13 May 2024

Actuaries can demonstrate their full value in handling incomplete datasets

Bred largely on analysing data, insurance actuaries can exhibit the value their profession offers “precisely where the data is incomplete, when the art of actuarial science comes in,” a leading peer has said.

Rade Musulin, principal at Finity Consulting in Australia, said issues such as global warming and Covid-19 challenged his profession to “actually think their way through the problem, noting Albert Einstein correctly foretold the existence of black holes without big data or supercomputers, and famously said ‘Black holes are where God divided by zero’.”

Sometimes actuaries “prefer just to get the numbers and run models,” but Musulin told InsuranceERM they should “also ask questions [such as] what is missing from my model, what scenarios may be missing and how can I use data from one place in another place? The answer will be different in almost every case but the point is to be in a position to ask the questions.

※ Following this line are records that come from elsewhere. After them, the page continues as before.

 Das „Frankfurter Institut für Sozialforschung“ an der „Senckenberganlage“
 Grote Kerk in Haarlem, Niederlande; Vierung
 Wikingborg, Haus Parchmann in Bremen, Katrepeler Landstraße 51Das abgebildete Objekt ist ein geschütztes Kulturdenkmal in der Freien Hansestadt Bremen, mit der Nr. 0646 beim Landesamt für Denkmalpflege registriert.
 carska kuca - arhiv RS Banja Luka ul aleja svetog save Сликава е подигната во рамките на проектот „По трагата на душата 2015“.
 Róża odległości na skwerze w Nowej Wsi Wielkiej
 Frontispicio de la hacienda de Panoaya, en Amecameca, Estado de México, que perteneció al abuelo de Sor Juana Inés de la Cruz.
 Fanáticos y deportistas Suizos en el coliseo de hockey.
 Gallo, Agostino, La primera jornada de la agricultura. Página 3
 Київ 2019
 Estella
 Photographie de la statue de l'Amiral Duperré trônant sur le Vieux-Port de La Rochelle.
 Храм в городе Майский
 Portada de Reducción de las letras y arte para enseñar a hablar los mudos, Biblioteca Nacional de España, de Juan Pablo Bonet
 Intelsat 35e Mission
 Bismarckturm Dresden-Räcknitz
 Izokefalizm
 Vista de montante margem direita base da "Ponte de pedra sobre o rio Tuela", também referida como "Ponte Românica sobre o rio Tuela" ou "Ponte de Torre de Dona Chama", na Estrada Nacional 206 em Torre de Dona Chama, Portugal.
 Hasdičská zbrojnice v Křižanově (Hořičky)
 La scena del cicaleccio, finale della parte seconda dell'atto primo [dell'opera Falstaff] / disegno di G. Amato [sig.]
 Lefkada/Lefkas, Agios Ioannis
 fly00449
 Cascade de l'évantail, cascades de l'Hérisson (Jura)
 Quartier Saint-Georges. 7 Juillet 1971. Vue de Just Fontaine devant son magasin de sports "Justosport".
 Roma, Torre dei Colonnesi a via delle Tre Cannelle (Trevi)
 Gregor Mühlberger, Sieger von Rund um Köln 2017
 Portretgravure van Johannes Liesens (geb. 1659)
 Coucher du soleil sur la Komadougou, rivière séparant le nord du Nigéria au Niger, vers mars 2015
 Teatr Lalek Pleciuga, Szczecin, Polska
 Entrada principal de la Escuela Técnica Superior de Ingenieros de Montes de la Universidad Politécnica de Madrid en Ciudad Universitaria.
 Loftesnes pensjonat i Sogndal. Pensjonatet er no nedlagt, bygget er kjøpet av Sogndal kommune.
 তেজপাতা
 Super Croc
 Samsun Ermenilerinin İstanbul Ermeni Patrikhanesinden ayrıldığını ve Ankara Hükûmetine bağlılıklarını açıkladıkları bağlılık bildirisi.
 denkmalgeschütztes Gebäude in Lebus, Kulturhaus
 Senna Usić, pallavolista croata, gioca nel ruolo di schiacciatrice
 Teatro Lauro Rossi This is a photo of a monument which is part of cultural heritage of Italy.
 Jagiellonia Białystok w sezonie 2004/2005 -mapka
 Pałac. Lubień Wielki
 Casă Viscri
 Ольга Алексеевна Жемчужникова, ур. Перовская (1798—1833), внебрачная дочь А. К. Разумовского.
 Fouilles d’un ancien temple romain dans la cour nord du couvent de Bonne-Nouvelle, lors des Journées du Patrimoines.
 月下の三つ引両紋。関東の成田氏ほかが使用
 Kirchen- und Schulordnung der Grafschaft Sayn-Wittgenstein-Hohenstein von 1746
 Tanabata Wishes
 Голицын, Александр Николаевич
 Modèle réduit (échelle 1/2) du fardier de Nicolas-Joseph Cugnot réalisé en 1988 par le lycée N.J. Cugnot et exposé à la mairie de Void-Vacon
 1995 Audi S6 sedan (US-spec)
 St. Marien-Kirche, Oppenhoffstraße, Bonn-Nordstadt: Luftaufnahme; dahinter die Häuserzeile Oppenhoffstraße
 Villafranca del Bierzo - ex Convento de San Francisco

“You do not need to throw all your numbers out [and] start with a blank sheet, but we are in a world of more complication, so we need to be asking ourselves what our models may be missing.”

Answers to today’s epochal questions, around climate change, are “not necessarily in more sophisticated models of insurance data,” he said.

For instance, as climate change raises minimum temperatures in some parts of Australia – a finding from the latest Australian Actuaries Climate Index, for which Musulin is lead collator – he said pathogens may migrate to new regions. And faced with this development, health insurance actuaries might draw on existing data from areas with mosquito-borne diseases.

The index is “trying to raise awareness of things people need to think about, like trends outside their datasets. It does not necessarily mean the risk is worse, maybe just different Musulin said.

He also encouraged actuaries confronting climate change to think ‘systemically’ – echoing themes discussed by Deloitte actuary Rick Shaw in 2023,and in papers from the International Actuarial Association –“about how, with whatever numbers you’re producing, the system you inhabit is changing. We learned this through Covid, when supply chains were disrupted. All the modelling in the world for claims costs was not going to pick that up. You had to go outside and see what was going on in the world.”

Here, Musulin quotes the wisdom of Nicholas Taleb: “Past experience is a good indicator of ‘normal’ risk – but a bad bellwether of tail risk”.